Current DateSeptember 19, 2021

Covid-19: mortality is very low in children

A European study shows that less than 1% of cases of Covid-19 in children lead to death.

They would indeed be less vulnerable to the new coronavirus: children who die from the disease are rare. This is the conclusion of a survey carried out in Europe and published in The Lancet Child & Adolescent Health. Led by scientists from the UK, Spain, and Austria, it confirms that Covid-19 is generally mild in younger children.

25 European countries participated in the study. In total, the researchers analyzed data from more than 580 children, aged under 18. A quarter of them had medical problems prior to the coronavirus. In total, 62% of sick children were hospitalized and 90 children had no symptoms. 8% of cases required admission to the intensive care unit, this represents 48 children out of 582.
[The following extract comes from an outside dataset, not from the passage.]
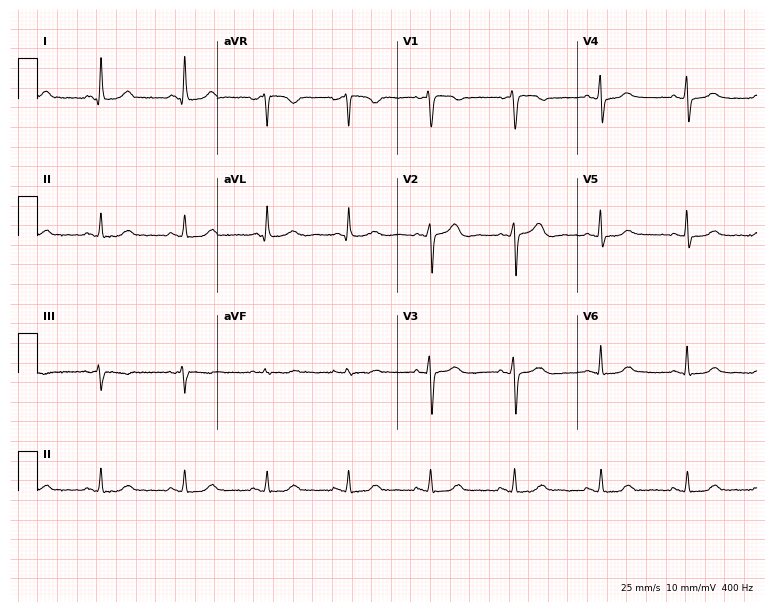
12-lead ECG from a female patient, 54 years old. Labelled as a normal ECG.

4 young people over 10 died of the disease, two of them had pre-existing medical problems. “Children in whom additional viruses were detected in the respiratory tract at the same time as SARS-CoV-2 were more likely to be admitted to intensive care,” said Dr. Begoña Santiago Garcia of Gregorio Marañón University Hospital in Madrid, co-author of the study, could have important implications for the coming winter season when cold and flu infections become more common. “

For the researchers, these results are encouraging. “The fatality rate in our cohort was very low, analysis Marc Tebruegge of the Great Ormond Street Institute of Child Health at University College London, it should be even much lower, given that many children with a disease benign would not have been brought to the attention of a physician and would therefore not be included in this study. ” According to this scientist, Covid-19 is a mild illness for most A European study shows that less than 1% of cases of Covid-19 in children lead to death.children and adolescents.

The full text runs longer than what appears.